A federal appeals court has already ruled that the structure of the Consumer Financial Protection Bureau is unconstitutional. Now, an unfolding power play in Washington highlights precisely why.
A Democratic Congress created the regulatory agency in 2010 following the financial crisis. In order to provide the bureau with the power to quickly punish big banks and other evil capitalists for supposed financial wrongdoing, Democrats freed it from traditional oversight. The result was an unaccountable bureaucracy led by an untouchable functionary who acted as judge, jury and executioner.
Mortgage lender PHH found out the hard way. After an administrative court ruling, the company faced a $6.4 million fine for alleged misdeeds. But bureau director Richard Cordray arbitrarily jacked that to $109 million, and the company sued.
In 2016, a unanimous three-judge panel of the D.C. Court of Appeals recognized the dangers inherent in such an arrangement, not the least of which is due process.

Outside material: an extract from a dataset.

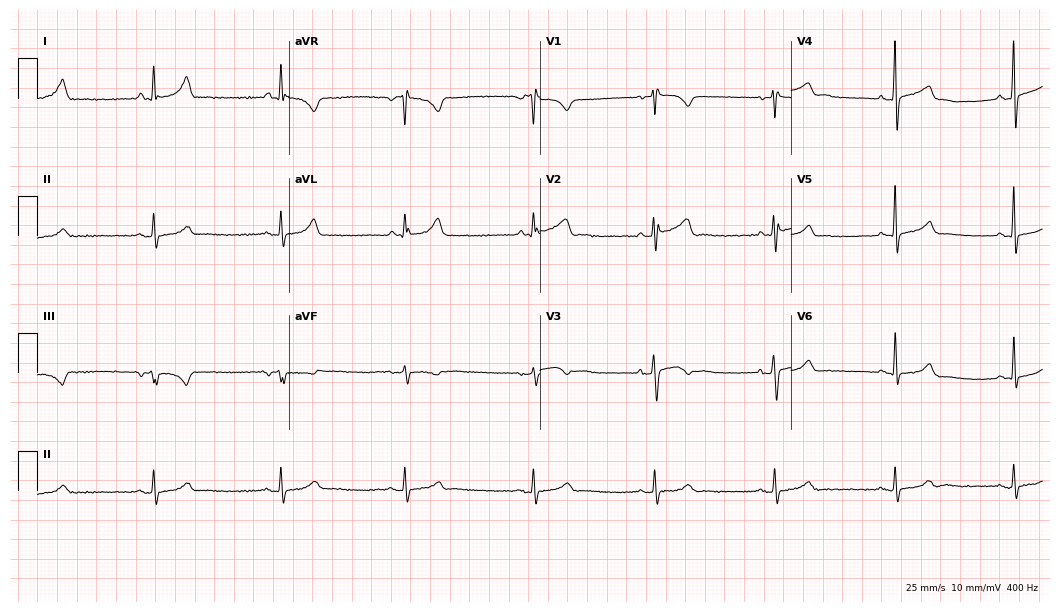
ECG — a 59-year-old male patient. Screened for six findings — first-degree AV block, right bundle branch block (RBBB), left bundle branch block (LBBB), sinus bradycardia, atrial fibrillation (AF), sinus tachycardia — none is recorded.
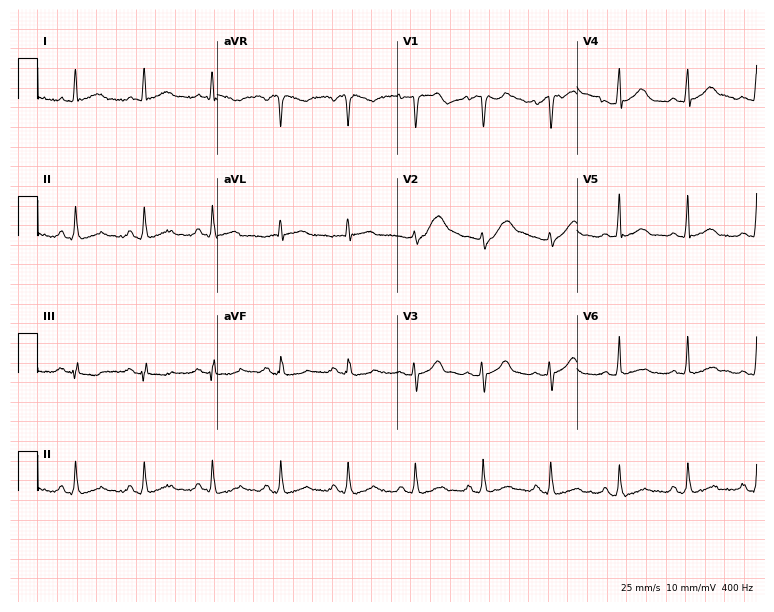
ECG (7.3-second recording at 400 Hz) — a male patient, 56 years old. Labelled as a normal ECG.

The court found that a provision in the law essentially preventing the president or Congress from removing the director was an illegal deviation from the traditional setup for independent executive branch agencies. “The president alone is responsible for exercising executive power,” the court wrote.
Ilya Shapiro, a constitutional expert with the Cato Institute, points out, “We’re only supposed to have three branches of government “So to have an agency that is not accountable to the president or to Congress violates the constitutional structure.”
The ruling is under appeal. In the meantime, President Donald Trump and congressional Republicans have long insisted that the bureau is a poster child for regulatory overreach and central planning, drowning the nation’s lenders in a sea of red tape. When Mr. Cordray announced his resignation earlier this month, the president seized the opportunity to name former GOP House member Mark Mulvaney as his replacement.
Mr. Cordray, though, is having none of it. On the way out the door, he named Leandra English his deputy director, claiming the law empowers him to choose his own successor. But the statute allows only for the deputy director to “serve as acting director in the absence or unavailability of the director.”
The conflict is no doubt headed for court. But it proves the point of the bureau’s critics. Where is the oversight if the president has little control over the leadership of an executive branch agency?
The Constitution is built upon a system of checks and balances designed to limit the potential abuse of power. A federal agency with unchecked authority under the leadership of a one-man regulatory czar operating with minimal oversight poses a number of troubling constitutional issues — and Mr. Cordray’s last-minute power grab proves it.